Marek Saracyn, Katarzyna Czarzasta, Marek Brytan, Piotr Murawski, Sławomir Lewicki, Tomasz Ząbkowski, Robert Zdanowski, Agnieszka Cudnoch-Jędrzejewska, Grzegorz Wiktor Kamiński, Zofia Wańkowicz

Department of Endocrinology and Isotope Therapy, Military Institute of Medicine, Warsaw, Poland

Med Sci Monit 2017; 23:4865-4873

DOI: 10.12659/MSM.903820

Available online:

Published: 2017-10-11


BACKGROUND: Understanding the mechanisms conditioning development of chronic kidney disease (CKD) is still a challenge. The aim of this study was to evaluate the activity of the intrarenal nitric oxide (NO) pathway in the context of sensitivity or resistance of different animal strains to the development and degree of renal failure.
MATERIAL AND METHODS: Two rat strains were used: Wistar (WR) and Sprague-Dawley rats (SDR) in a model of CKD – 5/6 nephrectomy. We assessed parameters of renal failure and expression of nitric oxide synthase (NOS) isoforms in renal cortex and medulla.
RESULTS: We did not observe renal failure in WR, and CKD developed in SDR with increase of creatinine and urea concentration as well as decrease of diuresis and glomerular filtration.

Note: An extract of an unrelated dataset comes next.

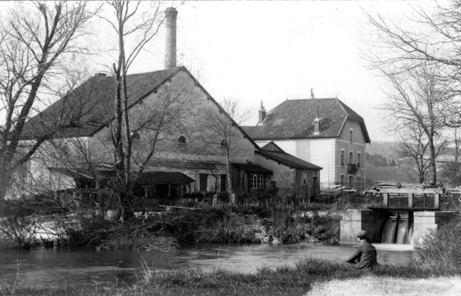 moulin de Chenecieres

In the renal cortex, baseline expression of NOS2 was higher in WR than in SDR. 5/6 nephrectomy resulted in reduction of NOS2 in both strains and NOS3 in WR. In the renal medulla, baseline NOS2 expression was higher in SDR, and nephrectomy resulted in its decrease only in SDR. Although baseline NOS3 expression was higher in SDR, the NOS3 expression after nephrectomy was higher in WR rats.
CONCLUSIONS: In model of CKD – 5/6 nephrectomy, SDR proved to be sensitive and WR resistant to development of CKD. The intrarenal activity of the nitric oxide pathway was the factor that differentiated both strains. This mechanism may be responsible for insensitivity of WR to development of renal failure in this model of CKD.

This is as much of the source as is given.